TASK INSTRUCTIONS:
Transcribe every line below exactly; no image goes into the output.

(Source data)
■ ■ ■ ■

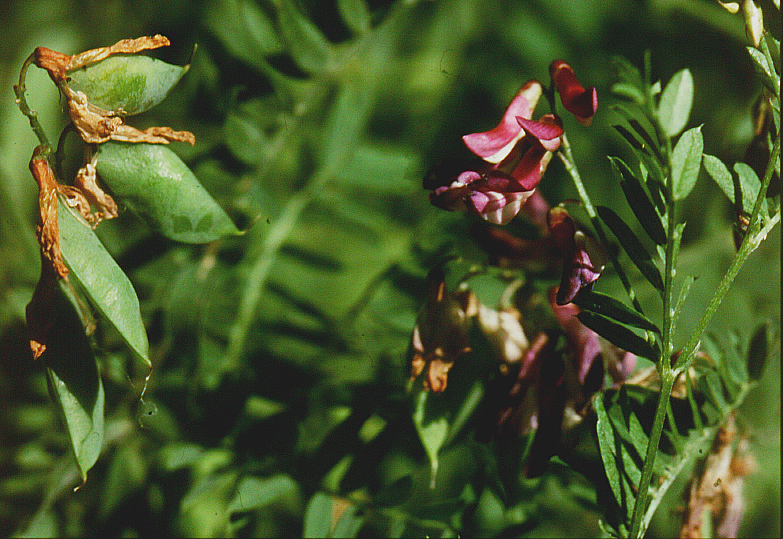 eigenes Foto von 1981, Unterfranken
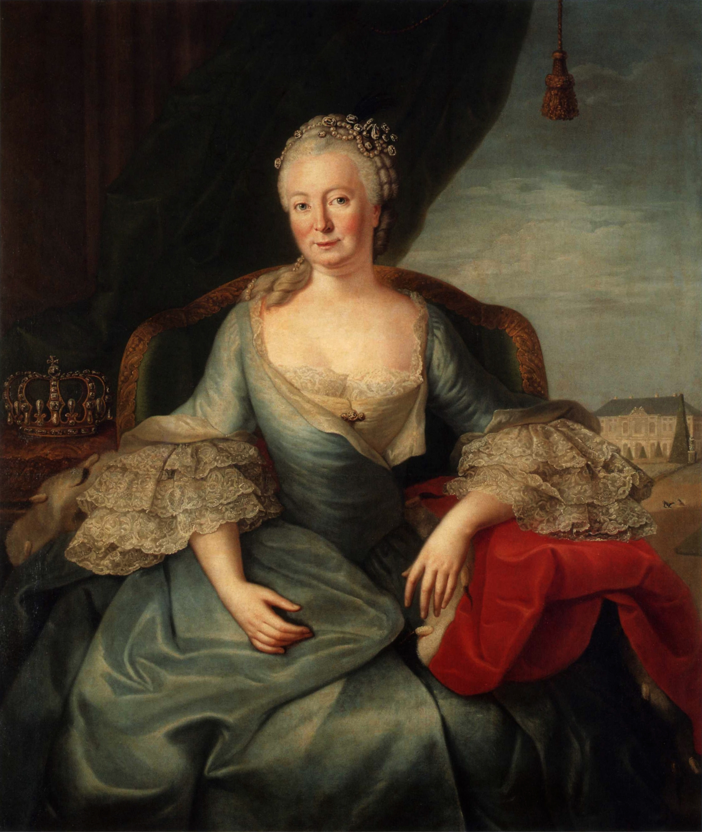 Elisabeth Christine von Preußen mit Schloss Schönhausen im Hintergrund
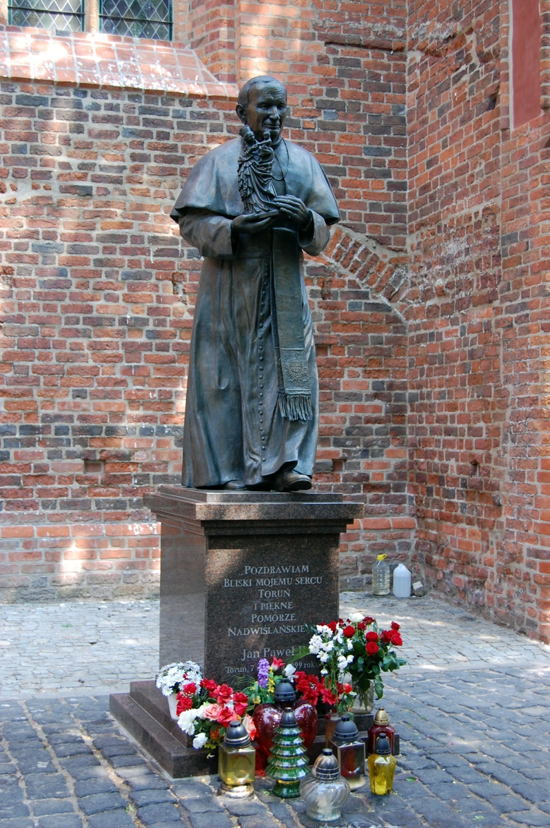 Toruń, przy katedrze, Radosław Ociepa, 2000.
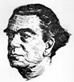 O anarquista José Oiticica, já com alguma idade.
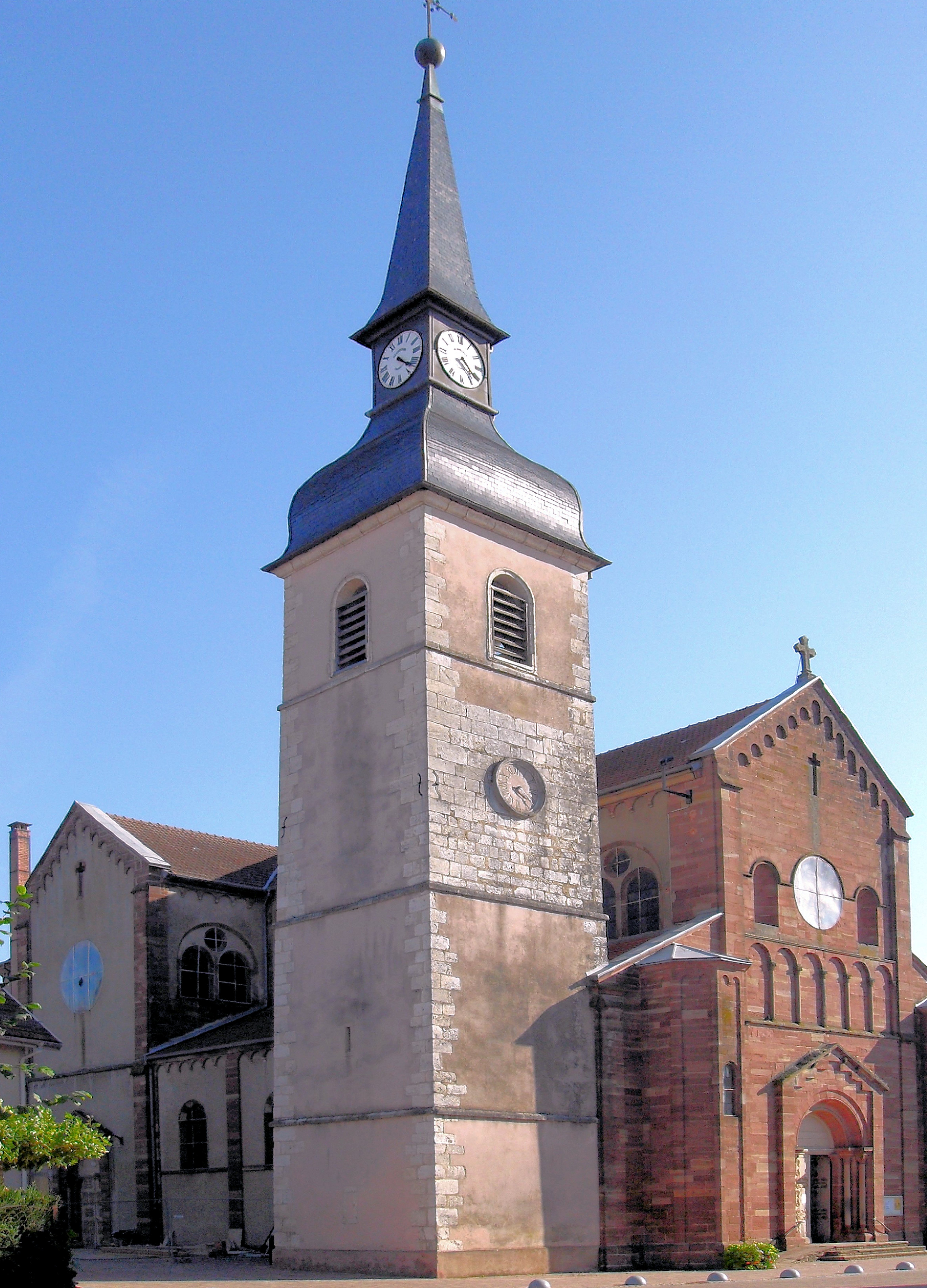 L'église Saint-Martin à Grandvillars

■ ■ ■ ■

RESPONSE TO THE TASK:
 eigenes Foto von 1981, Unterfranken
 Elisabeth Christine von Preußen mit Schloss Schönhausen im Hintergrund
 Toruń, przy katedrze, Radosław Ociepa, 2000.
 O anarquista José Oiticica, já com alguma idade.
 L'église Saint-Martin à Grandvillars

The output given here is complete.